Peter went to the Museum of Modern Art and saw a square painting in a frame of an unusual shape. The frame consisted of \(21\) congruent triangles. Peter was interested in what the angles of these triangles were equal to. Help him find these angles.

Let \(A\), \(B\), \(C\) and \(D\) be four points labelled clockwise on the circumference of a circle. The diagonals \(AC\) and \(BD\) intersect at the centre \(O\) of the circle. What can be deduced about the quadrilateral \(ABCD\)?

Consider the 7 different tetrominoes. Is it possible to cover a \(4\times7\) rectangle with exactly one copy of each of the tetrominoes? If it is possible, then provide an example layout. If it is not possible, then prove that it’s impossible.

We allow rotation of the tetrominoes, but not reflection. This means that we consider \(S\) and \(Z\) as different, as well as \(L\) and \(J\).

Let \(ABCDE\) be a regular pentagon. The point \(G\) is the midpoint of \(CD\), the point \(F\) is the midpoint of \(AE\). The lines \(EG\) and \(BF\) intersect at the point \(H\). Find the angle \(EHF\).

A paper band of constant width is tied into a simple knot and tightened. Prove that the knot has the shape of a regular polygon.

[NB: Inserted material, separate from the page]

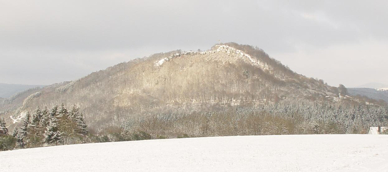 Burberg in der Eifel im Schnee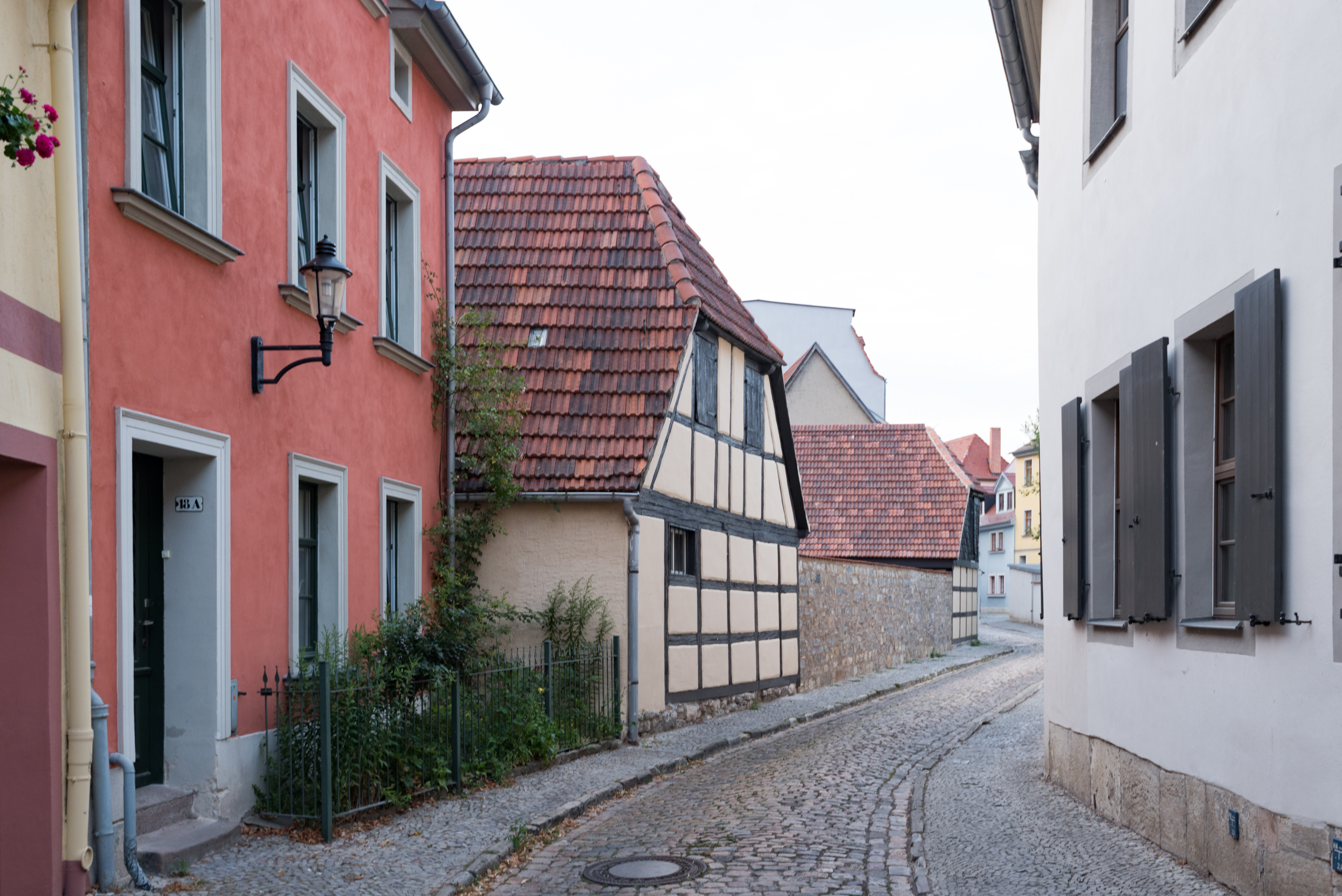 Naumburg (Saale), Dompredigergasse 17, 17a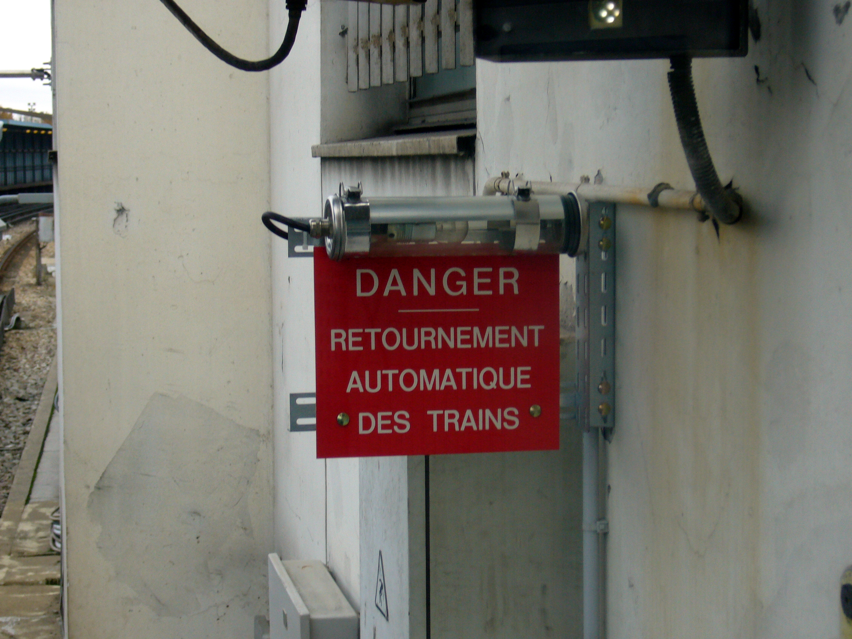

\(ABC\) is a triangle. The circumscribed circle is the circle that touches all three vertices of the triangle \(ABC\). It is also the smallest circle lying entirely outside the triangle. The center of the circumscribed circle is \(D\).

The inscribed circle is the circle which touches all three sides of the triangle \(ABC\). It is also the largest circle lying entirely inside the triangle. The center of the inscribed circle is \(E\).

The points \(D\) and \(E\) are symmetric with respect to the segment \(AC\). Find the angles of the triangle \(ABC\).

Between two mirrors \(AB\) and \(AC\), forming a sharp angle two points \(D\) and \(E\) are located. In what direction should one shine a ray of light from the point \(D\) in such a way that it would reflect off both mirrors and hit the point \(E\)?
If a ray of light comes towards a surface under a certain angle, it is reflected with the same angle as on the picture.

Let \(a\), \(b\) and \(c\) be the three side lengths of a triangle. Does there exist a triangle with side lengths \(a+1\), \(b+1\) and \(c+1\)? Does it depend on what \(a\), \(b\) and \(c\) are?